## AmTran_Bus one year ago Integration

1. AmTran_Bus

2. AmTran_Bus

How do you solve the above integral with this one from the table of integrals?

3. AmTran_Bus

I can't see for the life of me how to do it. I've worked others just fine.

4. phi

the numerator's highest multiplier is 2n-1= 2 -1 = 1 so just 1 the bottom is 4 alpha

5. phi

and then you have sqr(pi/alpha) I would flip alpha to get 2KT/m $\frac{2 K T}{4m} \cdot \sqrt{\frac{2 KT\pi}{m} }$ and simplify that

6. AmTran_Bus

Ok, thanks Phi. I will try to go back and start from the beginning using what you said.

7. Empty

Essentially what you need to do is pattern matching. You need to bring your integral in line with this by finding what $$\alpha$$ and $$n$$ are. Don't let the constant out front of the integral distract you.
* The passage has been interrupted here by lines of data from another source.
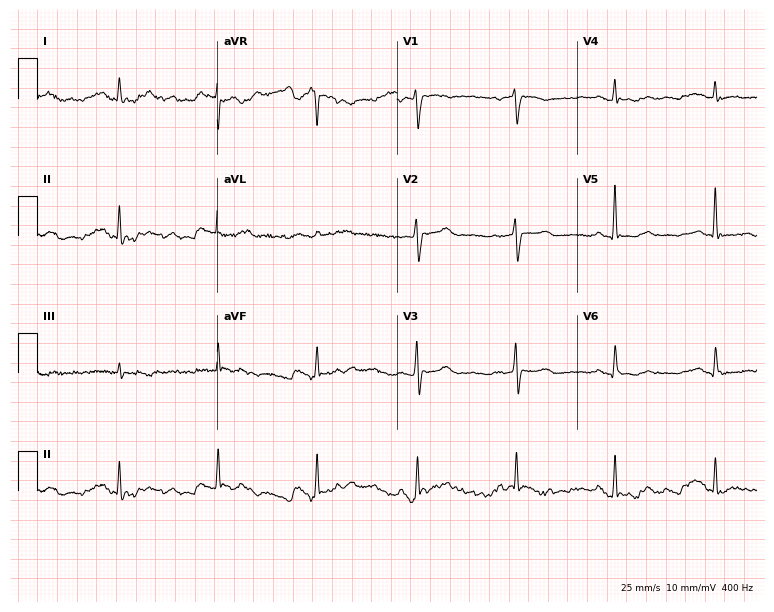
Electrocardiogram, a male, 75 years old. Of the six screened findings (first-degree AV block, right bundle branch block (RBBB), left bundle branch block (LBBB), sinus bradycardia, atrial fibrillation (AF), sinus tachycardia), none is recorded.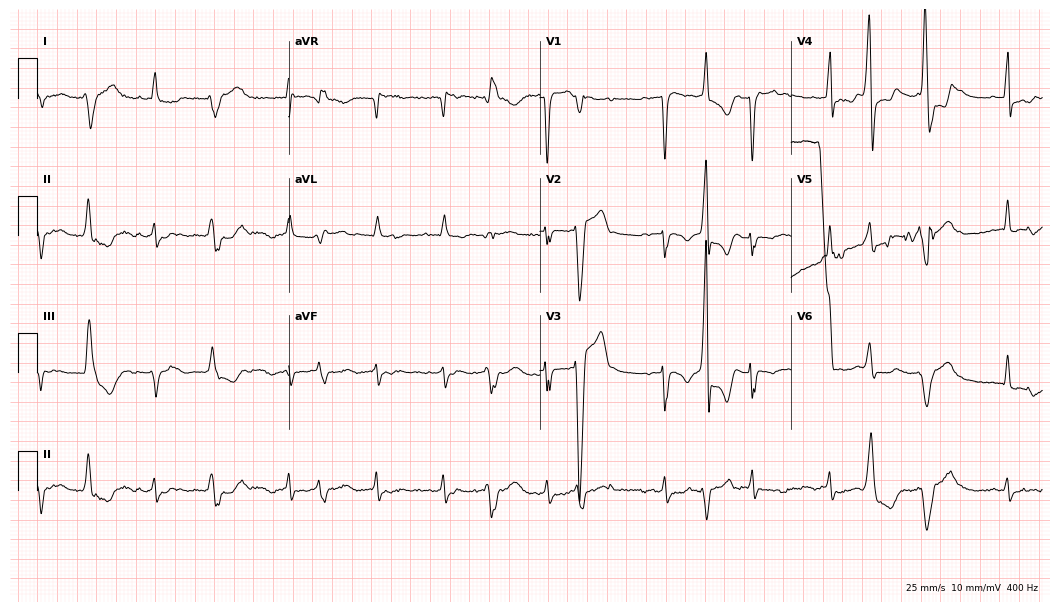
Resting 12-lead electrocardiogram. Patient: a male, 84 years old. The tracing shows atrial fibrillation.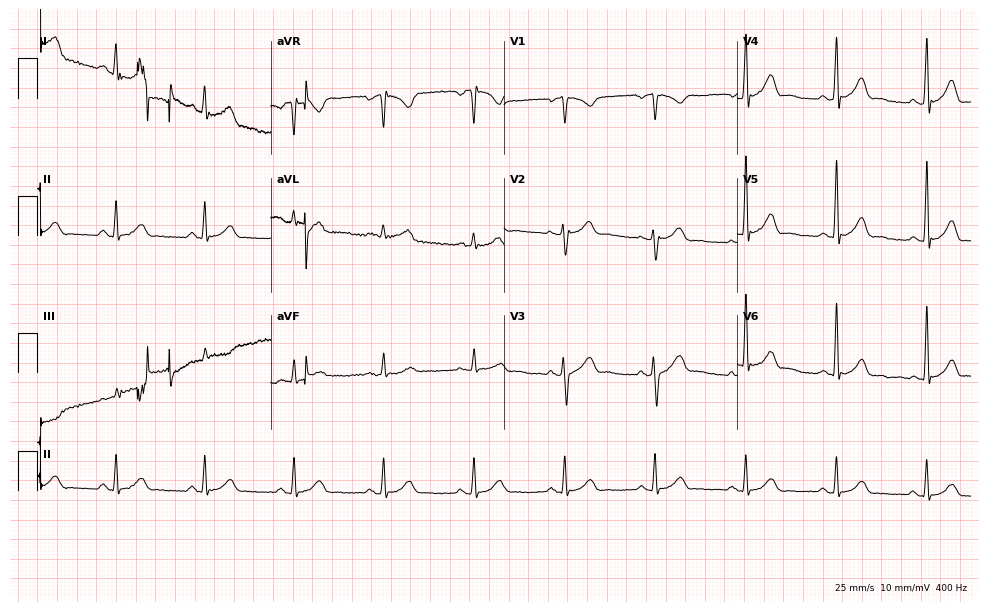
Electrocardiogram (9.5-second recording at 400 Hz), a 47-year-old male patient. Overall reading on record: normal ECG.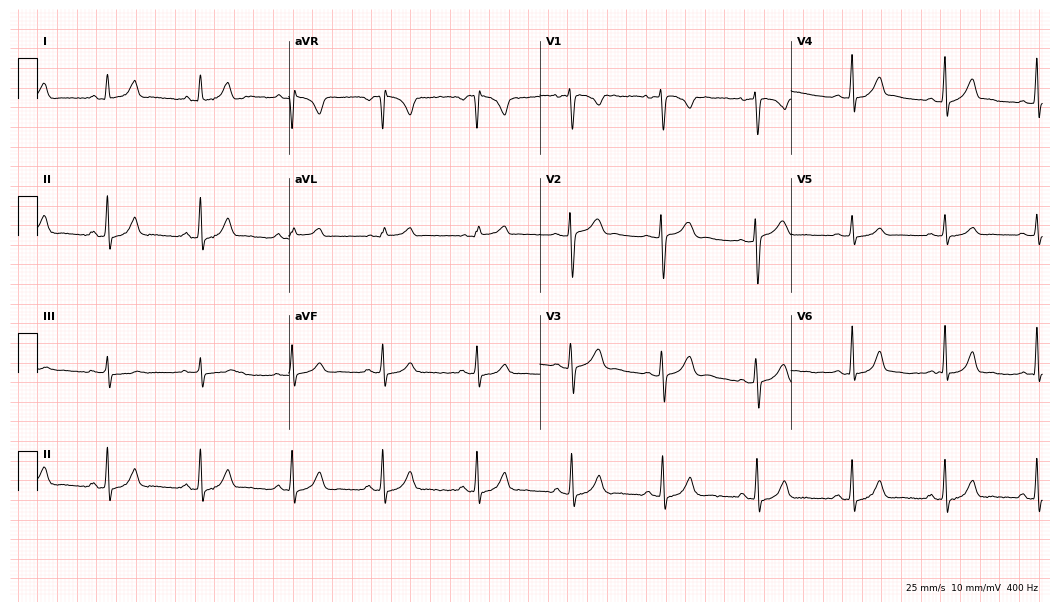
Resting 12-lead electrocardiogram (10.2-second recording at 400 Hz). Patient: a 33-year-old woman. Read as a normal ECG.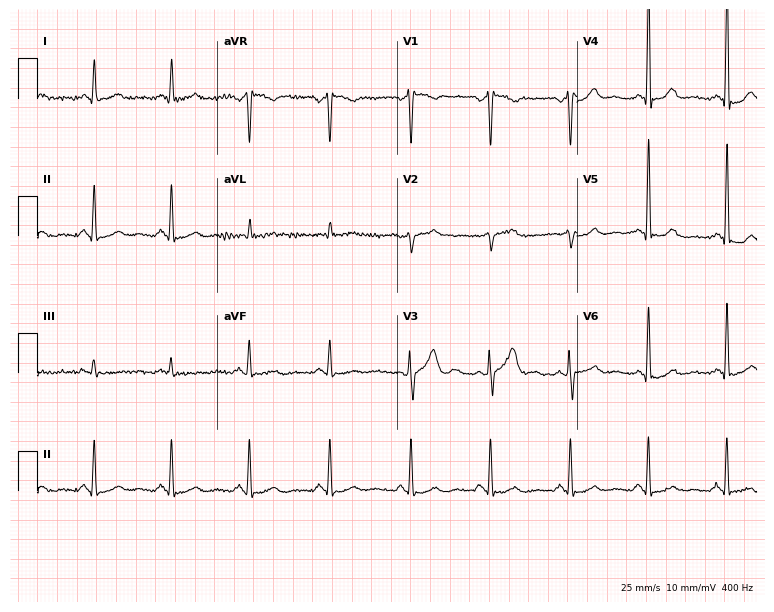
Resting 12-lead electrocardiogram. Patient: a male, 54 years old. None of these six findings is recorded: first-degree AV block, right bundle branch block, left bundle branch block, sinus bradycardia, atrial fibrillation, sinus tachycardia. Other findings, if any, are not listed.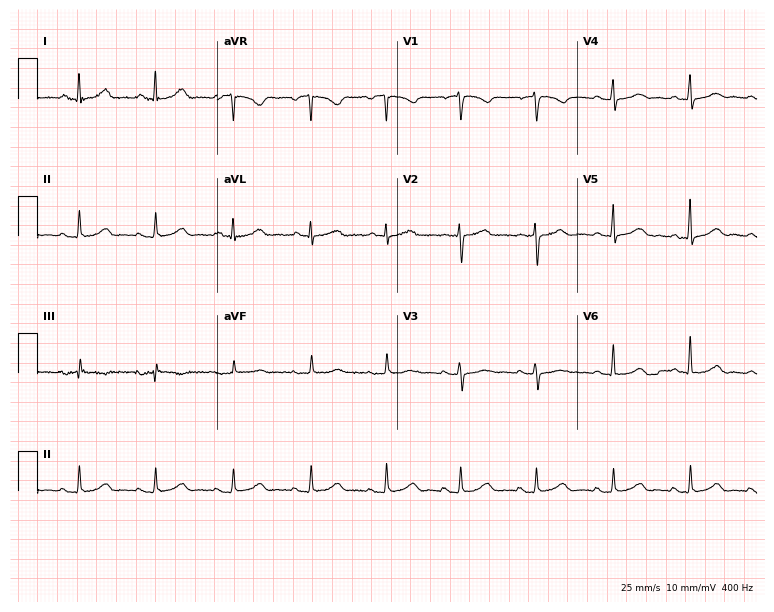
Resting 12-lead electrocardiogram (7.3-second recording at 400 Hz). Patient: a female, 57 years old. Read as a normal ECG.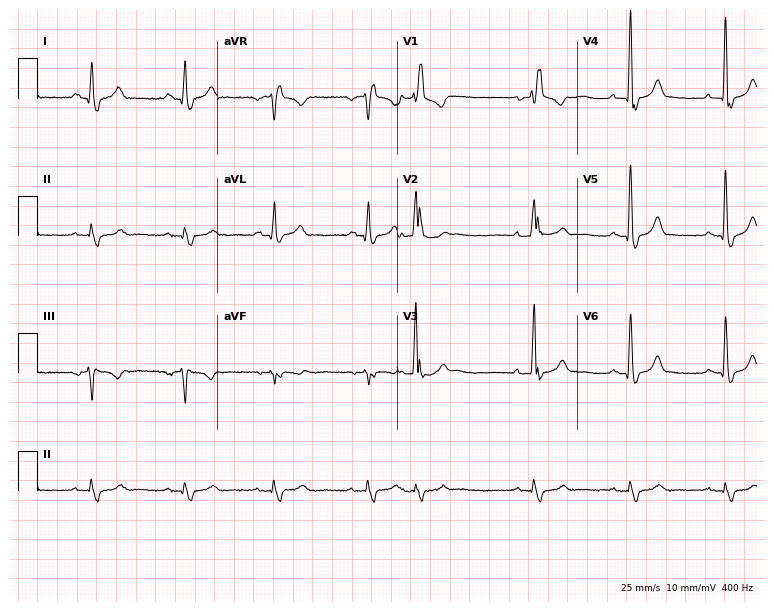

So start by looking at this integral: $\int_0^\infty x^{2n} e^{-\alpha x^2} dx$ and let's make it easier on ourselves by switching out the dummy variable $$x$$ for $$\nu$$ $\int_0^\infty \nu^{2n} e^{-\alpha \nu^2} d \nu$ Ok, so we look in the integral we're given, ignoring the constant out front, that will just multiply our final answer: $\int_0^\infty \nu^{2} e^{-m \nu^2/2 k_B T} d \nu$ So now it might be easier to see what $$n$$ and $$\alpha$$ have to be for this to be true: $\int_0^\infty \nu^{2n} e^{-\alpha \nu^2} d \nu = \int_0^\infty \nu^{2} e^{-m \nu^2/2 k_B T} d \nu$ Once you have those, you just plug the values of $$n$$ and $$\alpha$$ for the solved form of the integral they have given you. Give it a try and see what you get.

8. AmTran_Bus

So are you saying that 2n =n and the alpha is just m/2pikbt?

9. phi

n=1, not sure what you mean by 2n=n

10. AmTran_Bus

Whoops, yes, that's what I mean.

11. phi

alpha is $\alpha= \frac{m}{2 K_B T}$ and $\frac{1}{ \alpha}= \frac{2 K_B T}{m}$

12. phi

I am getting $\frac{\sqrt{2\pi}}{2} \left( \frac{K_B T}{m}\right)^\frac{3}{2}$

13. Empty

No, not quite, $\int_0^\infty \nu^{2n} e^{-\alpha \nu^2} d \nu = \int_0^\infty \nu^{2} e^{-m \nu^2/2 k_B T} d \nu$ What I'm saying is the terms are equal here: $$\nu^{2n} = \nu^2$$ So we will have $$2n=2$$, so $$n=1$$. Then we equate the other two terms as well: $e^{-\alpha \nu^2} =e^{-m \nu^2/2 k_B T}$ Which will give us $\alpha = m/2 k_B T$ Then we take these values and plug them into the closed form solution: $\frac{1\cdot 3 \cdot 5 \cdots (2n-1)}{2^{n+1}\alpha^n} \left( \frac{\pi}{\alpha} \right) ^{1/2}$ So the top part is the odd factorial of all the odd numbers multiplied up to 2n-1, which since n=1, that means 2n-1=2*1-1 = 1. Simple! $\frac{1}{2^{1+1}( m/2 k_B T)^1} \left( \frac{\pi}{ m/2 k_B T} \right) ^{1/2}$ Now I just plug and chug in my alpha and n values.

14. Empty

Sorry I was responding to stuff you guys kinda already figured out I guess but w/e lol I'm a bit distracted so my replies are kinda behind a step from you haha

15. AmTran_Bus

Thanks for your help all! I feel much better about it. The factorial stuff up top was throwing me for a loop.

16. Empty

Cool fun problem! Is this Thermodynamics you're studying or Physical Chemistry?

17. AmTran_Bus

Quantum chem!!! Its a pain!

18. AmTran_Bus

So we are saying this is normalized then.